I’ve always been predominantly a C programmer, mainly simply from habit. However, recent projects using Perl have me thinking about the tradeoffs involved. The big issue seems to be time – both at the programmer’s end and at the computer’s.
C compared to languages like Java or Perl generally offers greater flexibility and performance. On the flip side, it makes programming tasks more complex and debugging more difficult. C requires more time from the programmer, in order to minimize time spent running on the computer.

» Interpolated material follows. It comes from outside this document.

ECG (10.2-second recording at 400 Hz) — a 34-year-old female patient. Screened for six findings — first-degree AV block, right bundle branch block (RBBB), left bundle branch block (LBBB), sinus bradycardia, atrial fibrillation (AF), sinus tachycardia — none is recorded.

Higher-level languages on the other hand, require less from the programmer, at the expense of longer run-time.
Just how big is the difference? Depending on the task, it seem that it can vary quite a bit. To satisfy my curiosity about that difference, I recently wrote a small text analysis program in bother C and Perl. The basic idea was to count characters and words in a text file, and output a sorted report of the frequency of the various characters (and words). Nothing terribly fancy.

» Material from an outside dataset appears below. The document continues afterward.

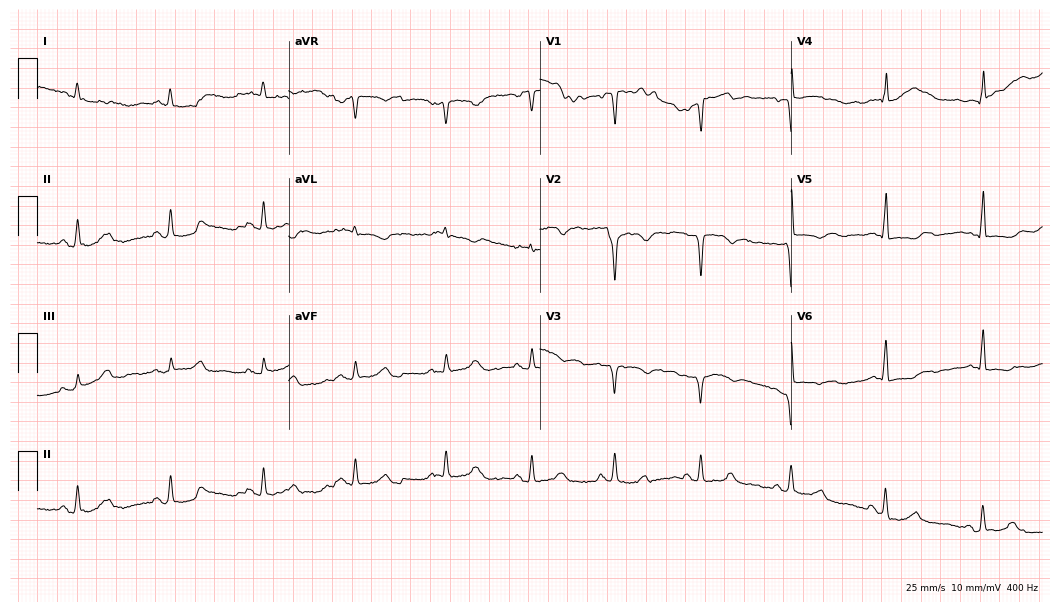
12-lead ECG from a 70-year-old male patient. No first-degree AV block, right bundle branch block (RBBB), left bundle branch block (LBBB), sinus bradycardia, atrial fibrillation (AF) or sinus tachycardia recorded for this tracing.

I was a bit surprised by the results. The Perl program was a svelte 40 lines. I dashed it off in less than 10 minutes, and aside from 1 silly typo, it needed only negligible debugging. The C program by contrast required more than 400 lines of code, and the data structures in particular required substantial time to debug.
On the flip side, the C program proved nearly 10x faster than the Perl one. Which was interesting since I assumed that built-in data types and string processing were Perl’s strong suits.
I guess arguments can be made either way, but for my purposes, I think I’ll be using a lot more Perl in the future, so long as speed is not of the utmost concern.
Below is a sample of the Perl code.
#!/usr/bin/perl -w
use strict;
die("Usage: $0 infile outfile\n") if @ARGV != 2;
open(IN, "$ARGV[0]") || die("Can't open $ARGV[0] for reading.\n");
open(OUT, ">$ARGV[1]") || die("Can't open $ARGV[1] for writing.\n");
my($wordFreqs, $charFreqs);
while(<IN>)
{
my(@chars) = split //;
$_ =~ s/^[^a-zA-Z\']+//;my(@words) = split /[^a-zA-Z\']+/;
foreach (@words) { $wordFreqs->{lc($_)}++; }
foreach (@chars) { $charFreqs->{lc($_)}++; }
}
close(IN);
print OUT "Characters\n\n";
foreach (sort { $charFreqs->{$b} <=> $charFreqs->{$a} } keys %$charFreqs)
{
printf(OUT "%-5s %10s %5d\n", $_, " ", $charFreqs->{$_});
}
print(OUT "\n\n\nWords\n\n");
foreach (sort { $wordFreqs->{$b} <=> $wordFreqs->{$a} } keys %$wordFreqs)
{
printf(OUT "%-20s %10s %5d\n", $_, " ", $wordFreqs->{$_});
}
close(OUT);